Copy every entry exactly as it stands, though any image it holds should stay out of the copy.
============================================================
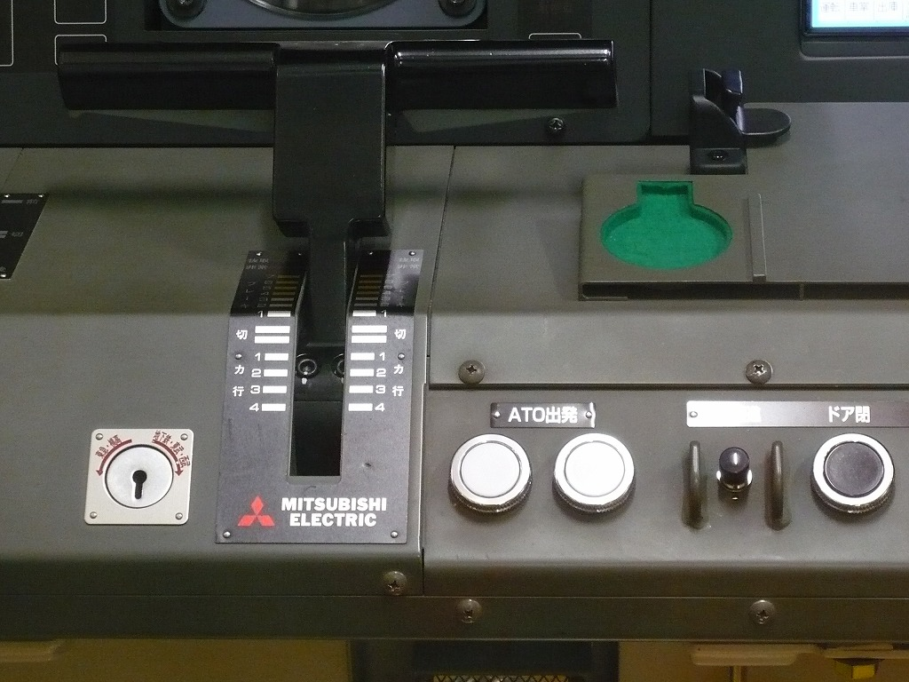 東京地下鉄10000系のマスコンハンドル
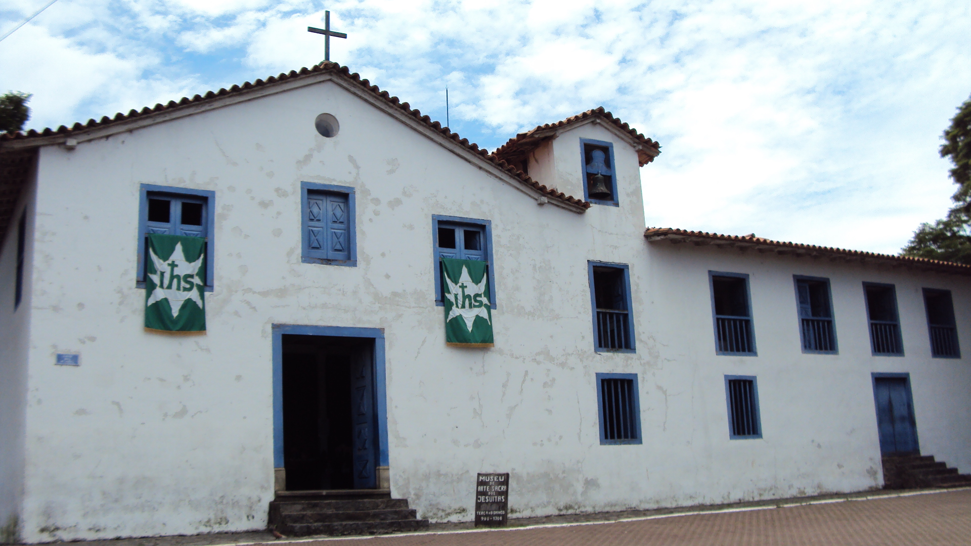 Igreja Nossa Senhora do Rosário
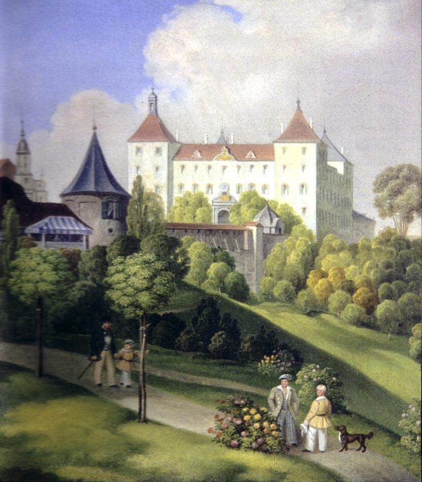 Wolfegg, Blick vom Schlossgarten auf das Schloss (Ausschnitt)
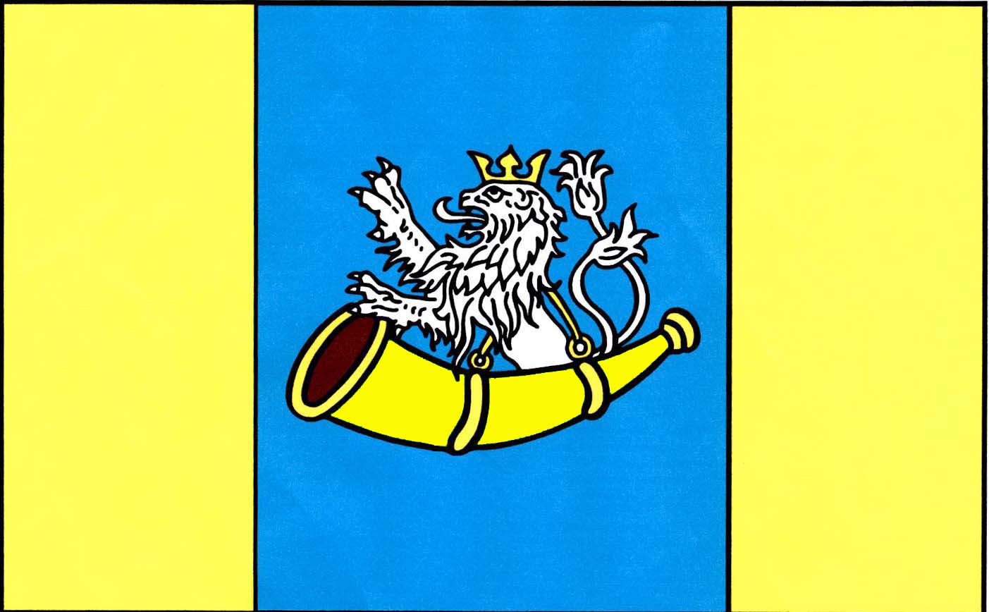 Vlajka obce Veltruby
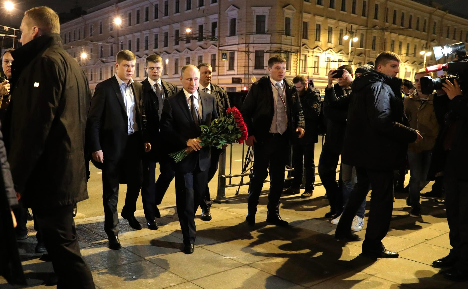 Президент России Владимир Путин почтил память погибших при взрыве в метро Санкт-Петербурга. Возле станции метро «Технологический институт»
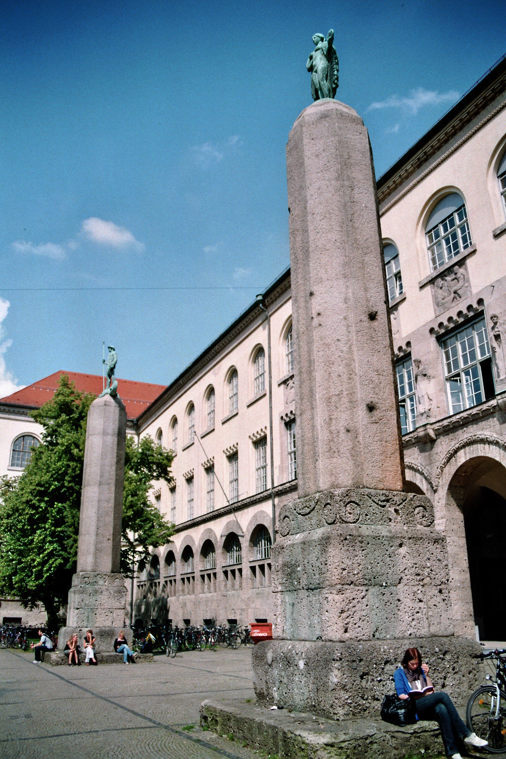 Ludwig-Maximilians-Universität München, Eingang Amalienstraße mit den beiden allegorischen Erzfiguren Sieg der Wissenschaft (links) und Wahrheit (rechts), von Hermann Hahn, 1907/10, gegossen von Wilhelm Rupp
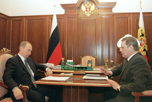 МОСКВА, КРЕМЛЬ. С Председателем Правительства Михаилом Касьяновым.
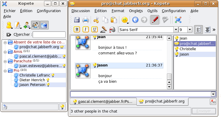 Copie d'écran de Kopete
============================================================
▶ **Response area**:
 東京地下鉄10000系のマスコンハンドル
 Igreja Nossa Senhora do Rosário
 Wolfegg, Blick vom Schlossgarten auf das Schloss (Ausschnitt)
 Vlajka obce Veltruby
 Президент России Владимир Путин почтил память погибших при взрыве в метро Санкт-Петербурга. Возле станции метро «Технологический институт»
 Ludwig-Maximilians-Universität München, Eingang Amalienstraße mit den beiden allegorischen Erzfiguren Sieg der Wissenschaft (links) und Wahrheit (rechts), von Hermann Hahn, 1907/10, gegossen von Wilhelm Rupp
 МОСКВА, КРЕМЛЬ. С Председателем Правительства Михаилом Касьяновым.
 Copie d'écran de Kopete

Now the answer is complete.